**Blog Tour** The Pestilence by Faisal Ansari



Today I am part of the Te Pestilence Blog tour where I have an exclusive first chapter of the book


Chapter 1

Time to the Pestilence: 16 days

THE radio filtered the news of peace in the Holy Land through Samuel’s dreams.  The smell of ful madammas and grilled flatbread greeted Samuel’s blinking eyes and waking half smile.  His mother Dalia sang as she prepared breakfast: A little honeycomb and yogurt to celebrate the sweetness of peace; the bitterness of olives for the years of loss and suffering.


Timeline: The Pestilence minus 14 days.  Information source: Published interview with Dalia Srour, mother of Samuel Srour.  Interviewer: Bill Irons.

Bill Irons: What was Samuel like as a child?

Dalia Srour: He was a good boy, always reading but very quiet.  He was the youngest.  His two big brothers were strong and boisterous, so loud, shirking their chores, yearning for the world beyond our home.  With Samuel it was different; he looked after us, helped us, especially with the farm.  He would just quietly get on with the things that needed doing.  No fuss, no bother.  He was good with his hands. He would help fix up the barns, tend the animals, you know, do something helpful.

I knew out of my three boys he would be the one who stayed.  The others ran away to war or for love, but Samuel looked after me and when I got old, he looked after the farm.  Selflessness is in his nature.

Bill Irons: How did he do at school?

Dalia Srour: He was a popular boy.  He was a smart boy, the smartest of my sons but also the least interested in school work.  I never understood why he didn’t apply himself.  He loved his books but didn’t love school.  He wouldn’t study, do homework, or prepare for exams.  With all that reading, all that knowledge going into that brain of his you would have thought he would have done better, achieved more but it was the same thing in all his school reports; Samuel needs to stop dreaming.

Bill Irons: How did the loss of his brother affect him?
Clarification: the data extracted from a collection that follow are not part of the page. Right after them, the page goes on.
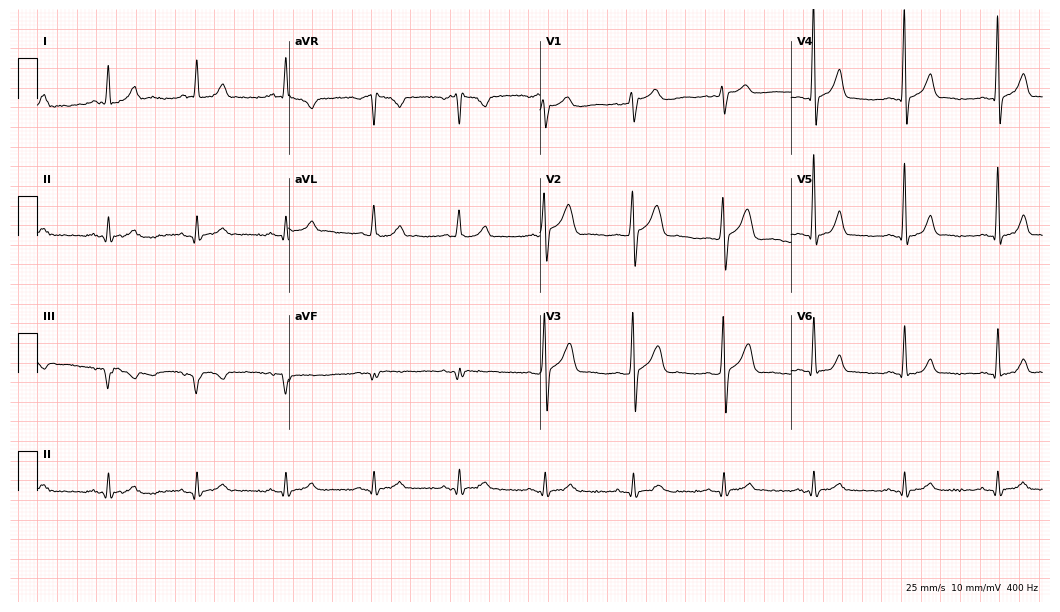
Resting 12-lead electrocardiogram (10.2-second recording at 400 Hz). Patient: a 44-year-old male. None of these six findings is recorded: first-degree AV block, right bundle branch block, left bundle branch block, sinus bradycardia, atrial fibrillation, sinus tachycardia. Other findings, if any, are not listed.
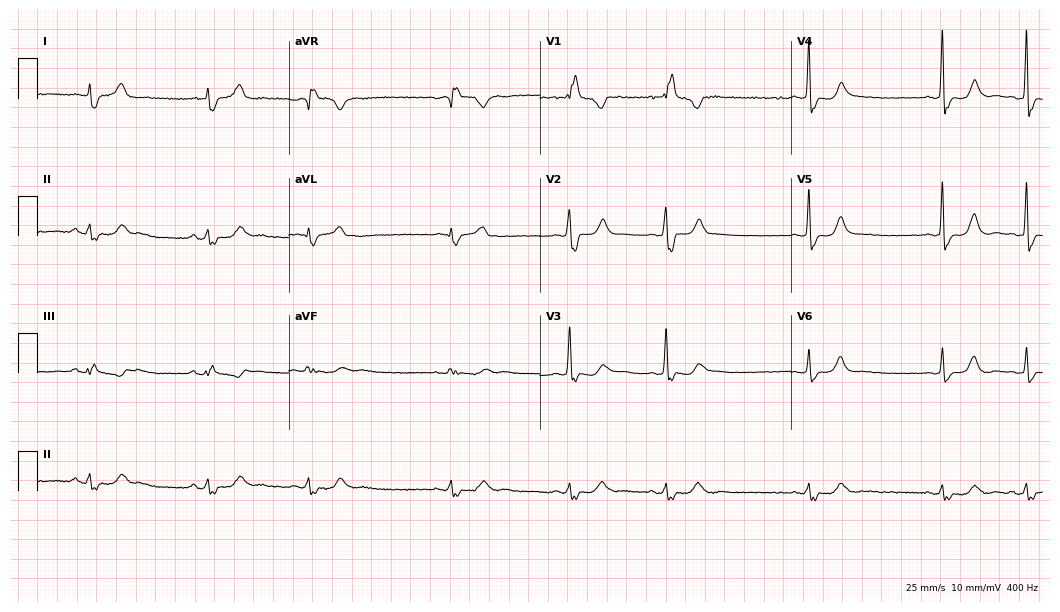
Electrocardiogram (10.2-second recording at 400 Hz), a woman, 51 years old. Of the six screened findings (first-degree AV block, right bundle branch block (RBBB), left bundle branch block (LBBB), sinus bradycardia, atrial fibrillation (AF), sinus tachycardia), none is recorded.
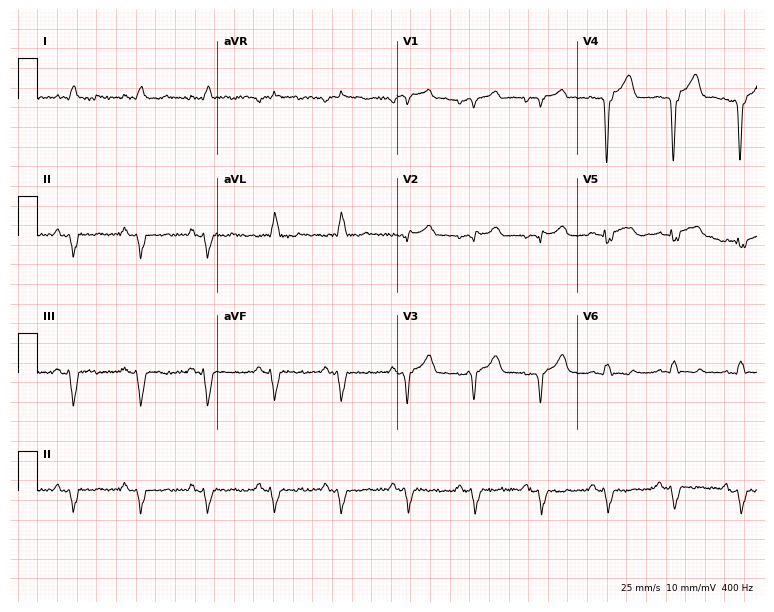
12-lead ECG from a male, 43 years old (7.3-second recording at 400 Hz). No first-degree AV block, right bundle branch block, left bundle branch block, sinus bradycardia, atrial fibrillation or sinus tachycardia recorded for this tracing.
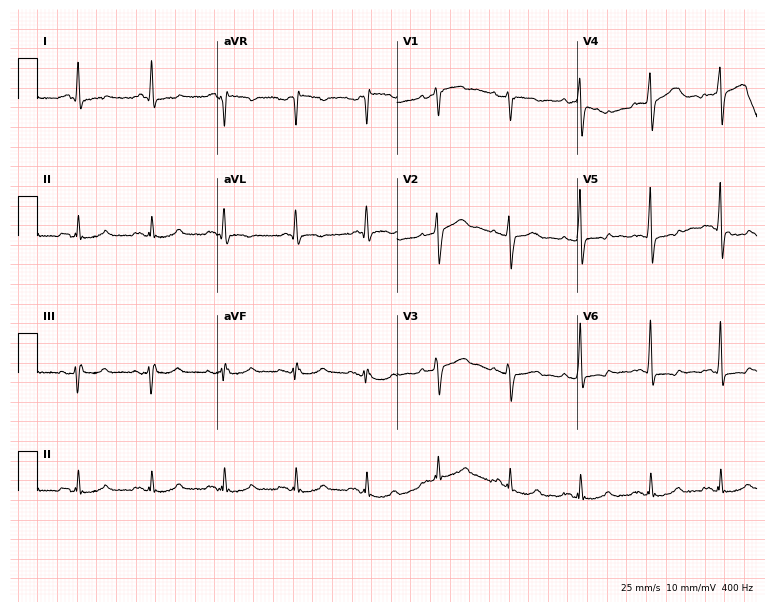
12-lead ECG (7.3-second recording at 400 Hz) from a 69-year-old man. Screened for six findings — first-degree AV block, right bundle branch block, left bundle branch block, sinus bradycardia, atrial fibrillation, sinus tachycardia — none is recorded. Other findings, if any, are not listed.
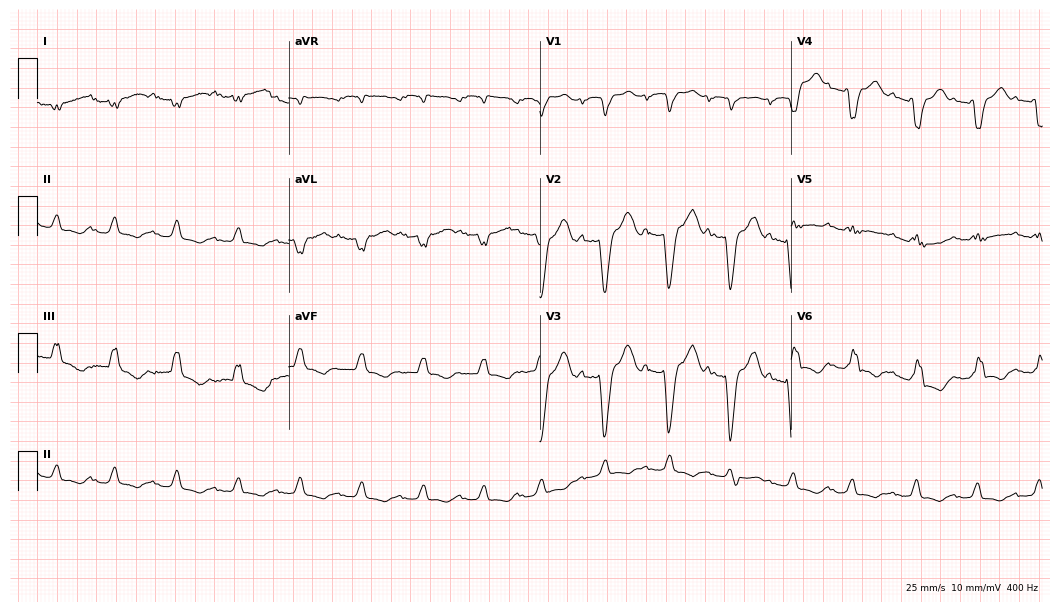
Resting 12-lead electrocardiogram. Patient: a female, 41 years old. The tracing shows first-degree AV block, left bundle branch block.
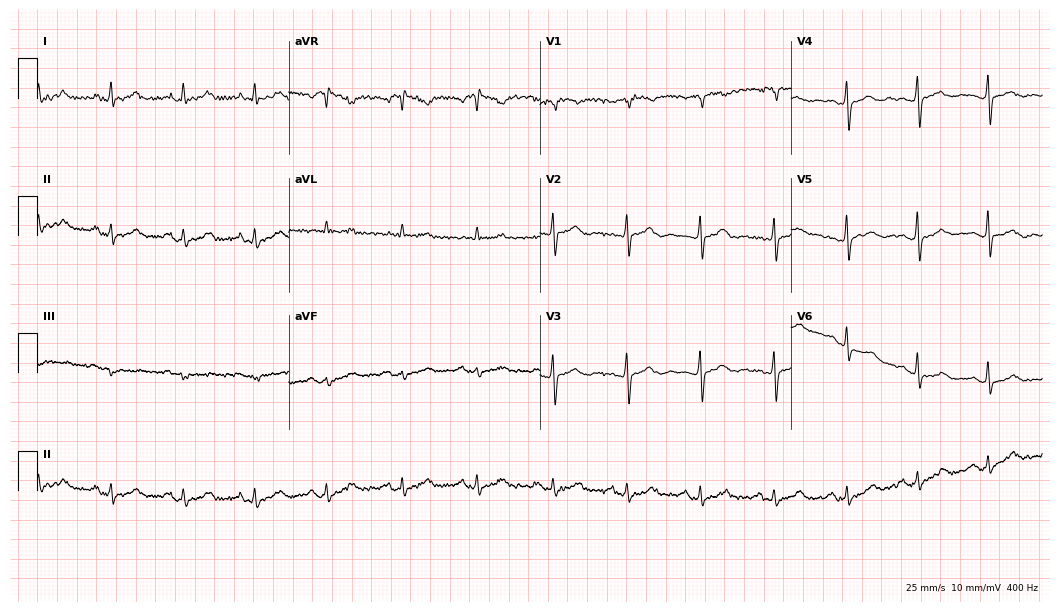
Resting 12-lead electrocardiogram. Patient: a 49-year-old female. Read as a normal ECG.

Dalia Srour: Every family in our village has lost someone in that war.  I expect that most families in the country have lost someone precious, someone loved.  So in that respect, Samuel’s pain, our pain was no different to anyone else’s.

Bill Irons: Is Samuel religious?

Dalia Srour: Not at all.  My family going back a few generations on my mother’s side were originally Jewish and Samuel’s father was Christian but we as a family don’t observe either faith; I suppose we wear the cloak of religion very lightly.  I have left my children to choose their own paths.  My other boys had some interest, but Samuel had none.  You know, he read everything, history, art, fact, fiction, but for all his reading, all the hours with his nose in a book, I never saw him read a single religious book or text. Even after his brother passed, he didn’t lean on faith.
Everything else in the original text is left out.